Grey Room

Image/Vessel/Waste

Shira Brisman

Left to right: Hans Brosamer, Lidded Goblet with Fortuna (top, recto). After Lucas Cranach the Elder, Portrait of the Saxon Elector Frederick the Wise (bottom, verso). Hans Brosamer, Lidded Goblet with Kneeling Cupid (top, recto). After Lucas Cranach the Elder, Portrait of John the Constant (with false monogram of Albrecht Dürer, bottom, verso). Michael von Zimmerman and Monogrammist HG, Designs for a Trunk, Washbasin, and Console (top, recto). After Lucas Cranach the Elder, Portrait of John the Constant (bottom, verso). Michael von Zimmerman, Design for a Cabinet with Roundel Portraits (top, recto). After Lucas Cranach the Elder, Portrait of John Frederick of Saxony (bottom, verso). Sixteenth century. Woodcuts. Museum für Angewandte Kunst, Vienna.

Abstract

What happens when two images are considered not alongside one another but as backed by each other?
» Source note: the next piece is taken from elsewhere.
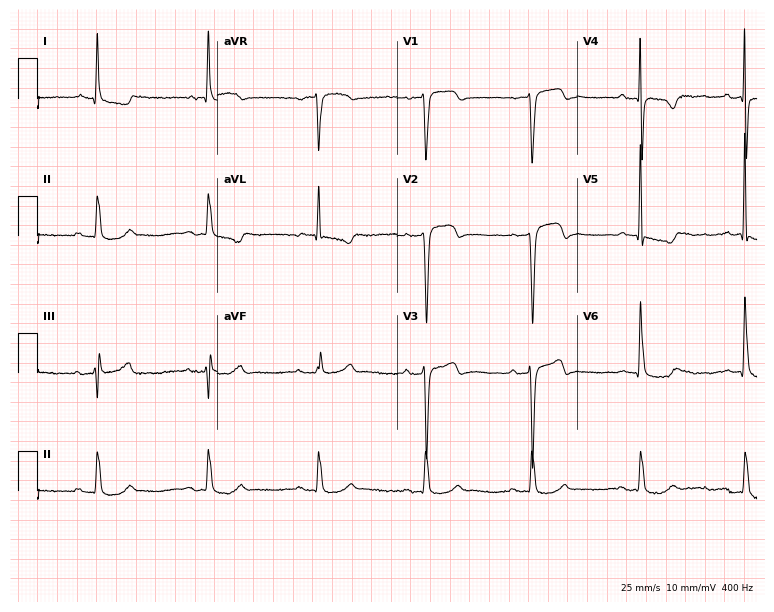
Resting 12-lead electrocardiogram. Patient: an 80-year-old male. None of these six findings is recorded: first-degree AV block, right bundle branch block, left bundle branch block, sinus bradycardia, atrial fibrillation, sinus tachycardia.

The spatial dimension of comparison—long cherished and recently challenged by technologies that enable the study of the history of art—would no longer be established according to the direction of reading, as sinister versus dexter, gauche versus droit. Gone would be a linear trajectory of progression that sequences an established mode of pictorialization followed by a dissenting response. Instead, this new arrangement might indicate a relationship of support—something or someone behind something or someone else. Or it might inflect the represented element with a temporal suggestiveness that is murkier, less direct in causality than the side-by-side placement, as if something were lurking in its past. Two images on either side of a single sheet can never be face-to-face. And because they cannot confront each other, they are an affront to each other. They do not afford one another enough space. The writing of art history would be less a teleology, less what Heinrich Wölfflin describes as “an objective pull of movement from left to right,” than a ghost story—an attempt to facilitate communication between one image and another that lingers as an apparition in rear view, faint but attached.